• _What is required_
Would you copy out the following entries exactly, without any of the pictures?

• _Extracted entries_

++++++++

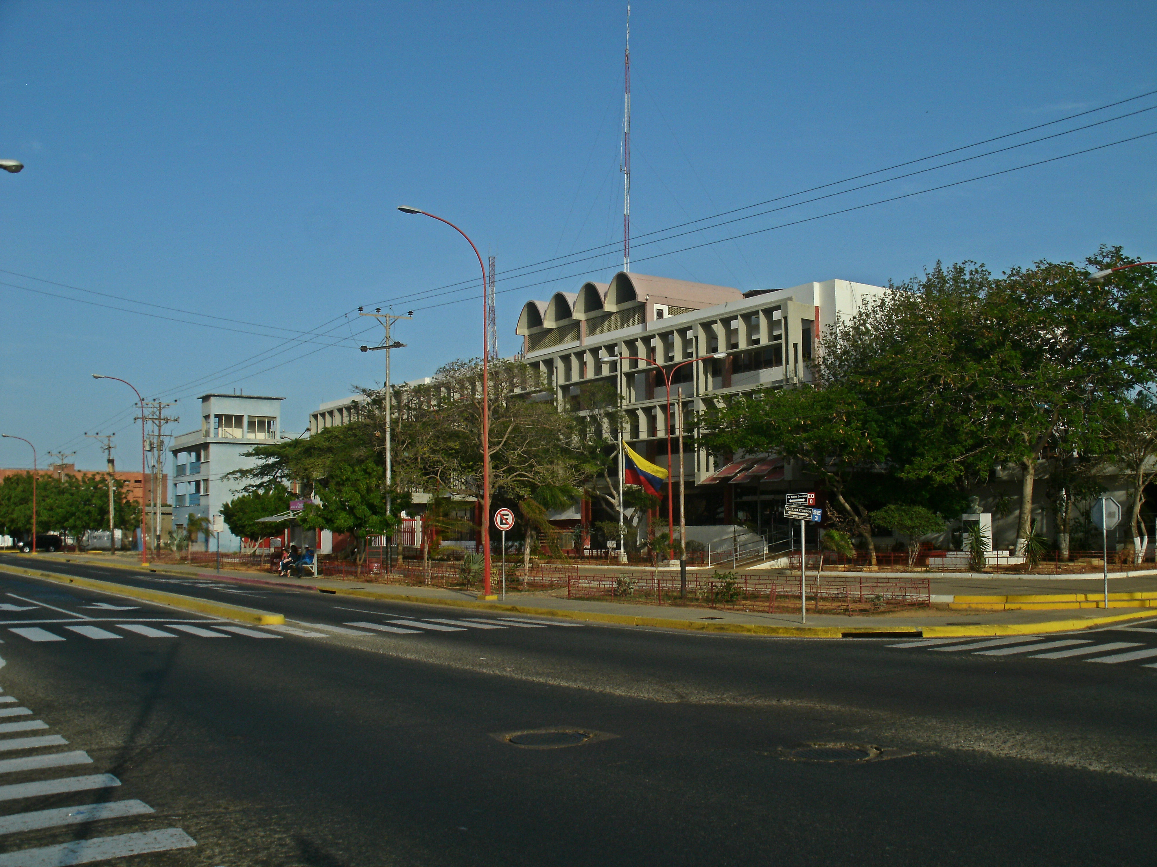 Alcaldía y concejo municipal de Carirubana.
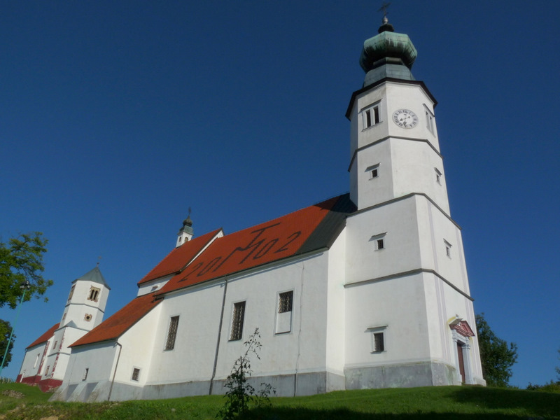 Cerkev sv. Matere božje, v ozadju sv. Ana, Spodnje Tinsko.
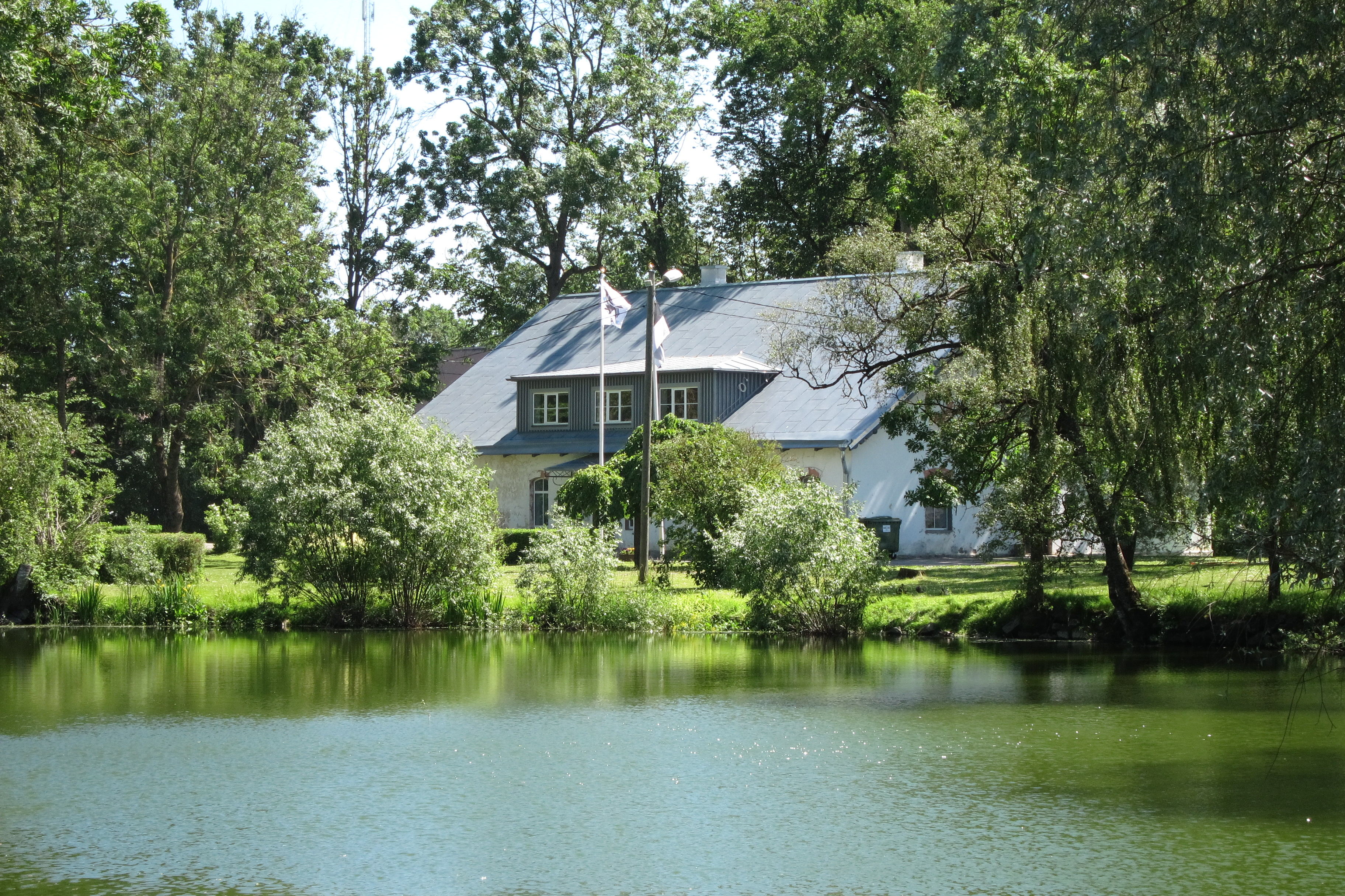 Endine Kehtna mõisa valitsejamaja, praegune vallamaja
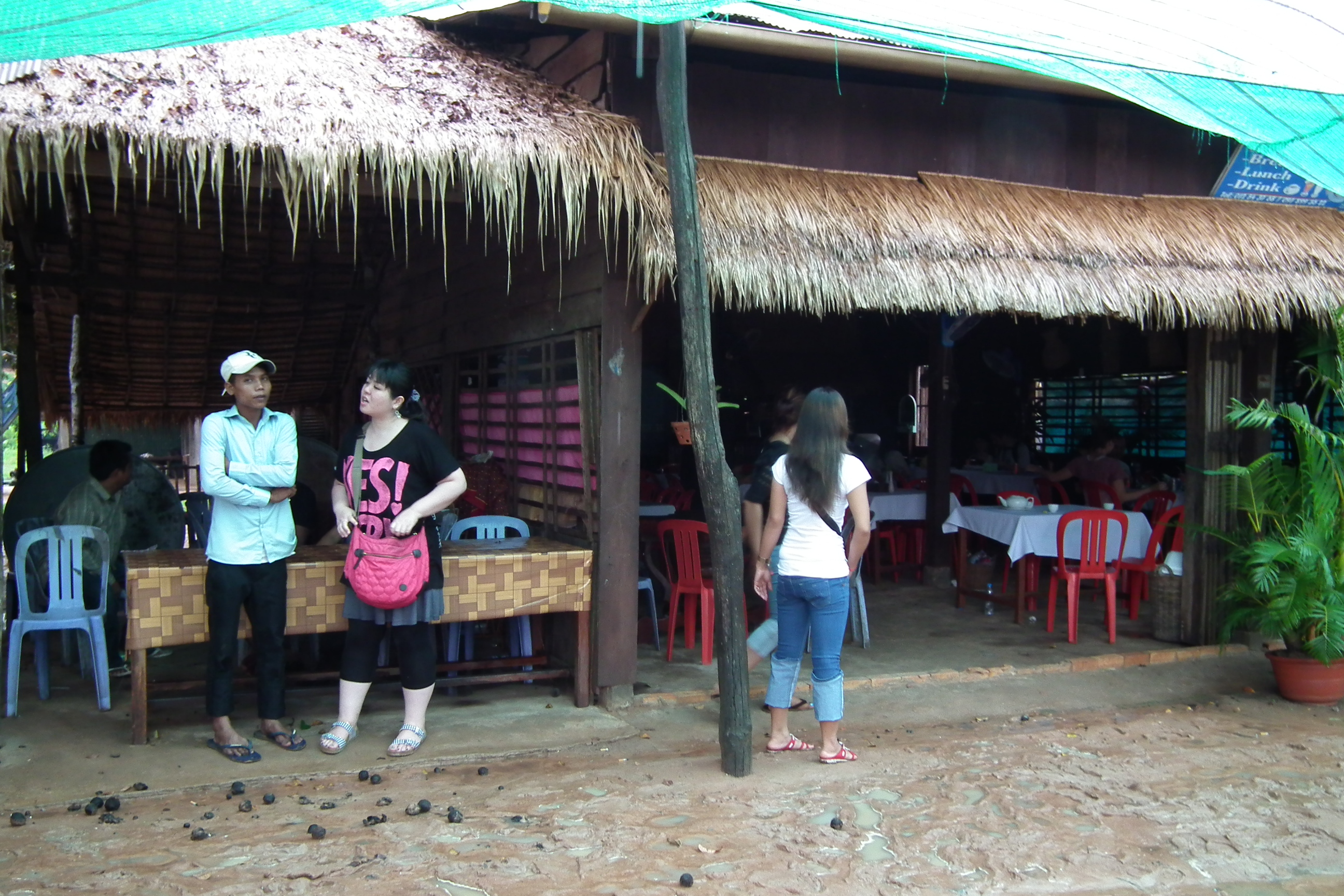 Beng Mealea-Restaurant ប្រាសាទបឹងមាលា ベンメリア前レストラン
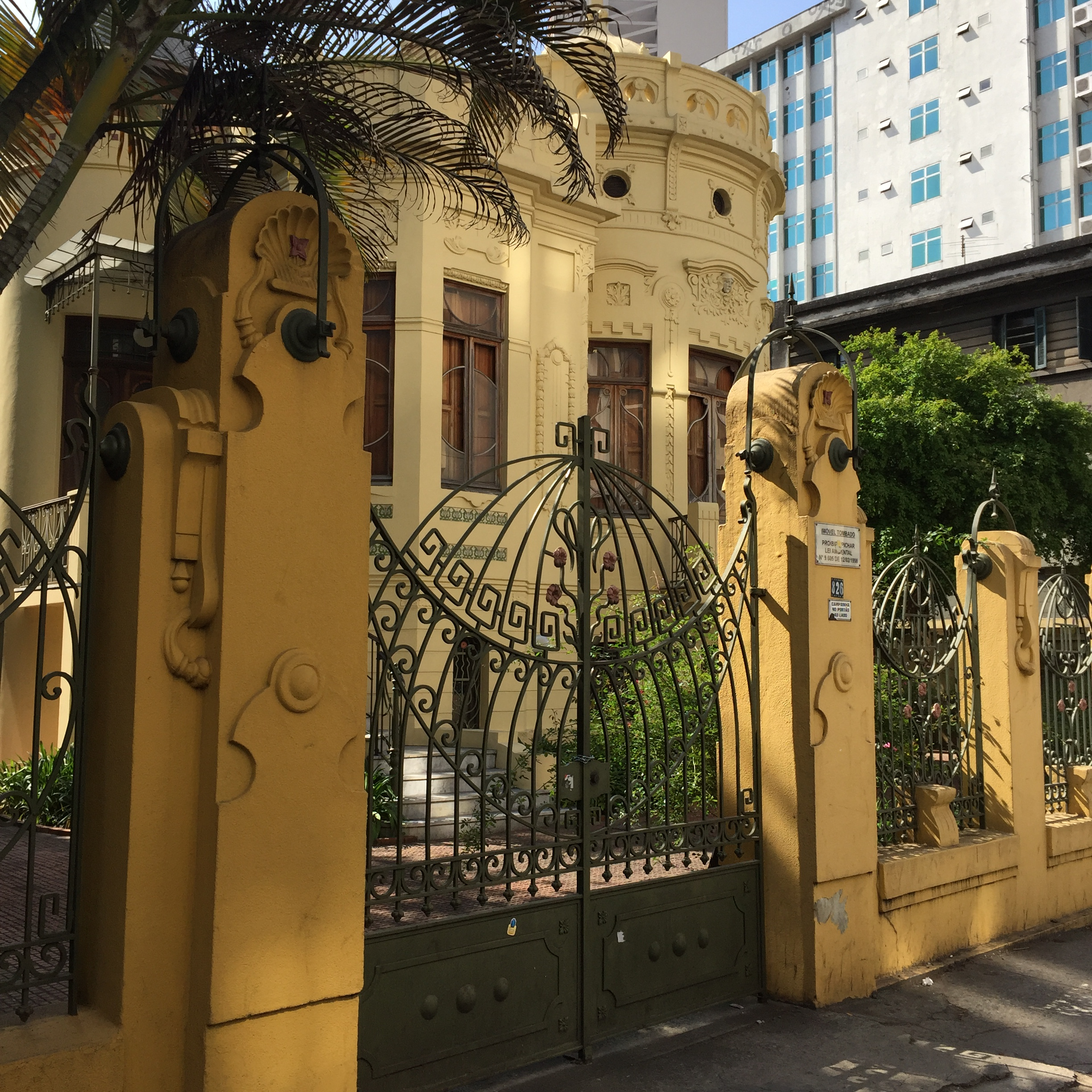 Portão frontal do Castelinho da Brigadeiro, em São Paulo (SP), Brasil
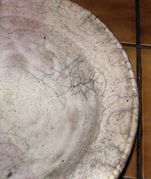 Raku Krakelee Ausschnitt, überschärft
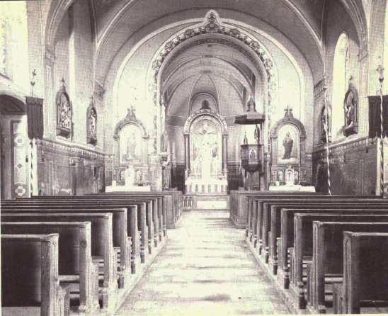 Innenansicht der Evangelischen Stadtpfarrkirche in Vohenstrauß vor 1929 (mit Nebenaltären und Kreuzweg)
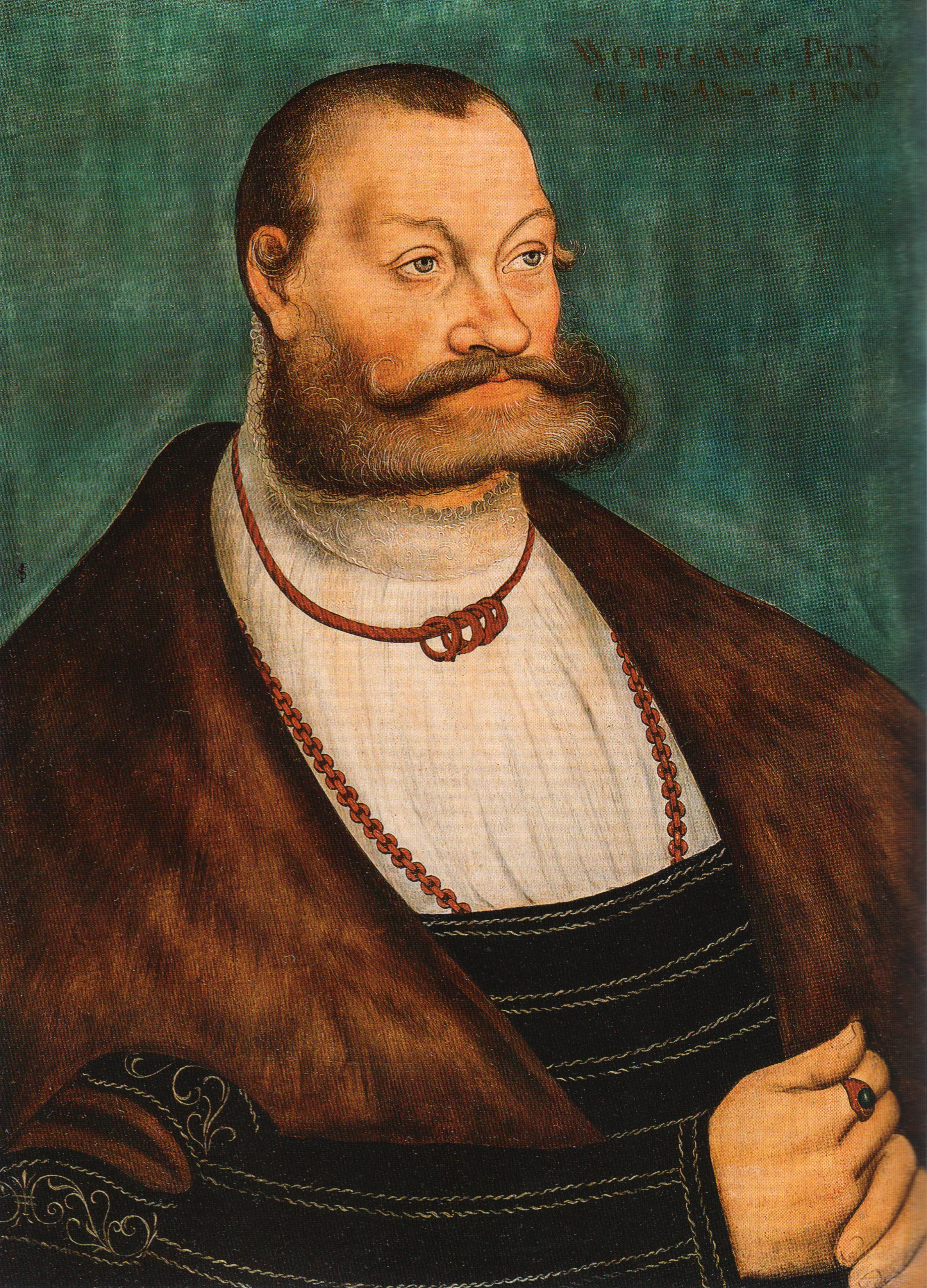 Portrait von Wolfgang von Anhalt-Köthen.

++++++++

• _Response_
 Alcaldía y concejo municipal de Carirubana.
 Cerkev sv. Matere božje, v ozadju sv. Ana, Spodnje Tinsko.
 Endine Kehtna mõisa valitsejamaja, praegune vallamaja
 Beng Mealea-Restaurant ប្រាសាទបឹងមាលា ベンメリア前レストラン
 Portão frontal do Castelinho da Brigadeiro, em São Paulo (SP), Brasil
 Raku Krakelee Ausschnitt, überschärft
 Innenansicht der Evangelischen Stadtpfarrkirche in Vohenstrauß vor 1929 (mit Nebenaltären und Kreuzweg)
 Portrait von Wolfgang von Anhalt-Köthen.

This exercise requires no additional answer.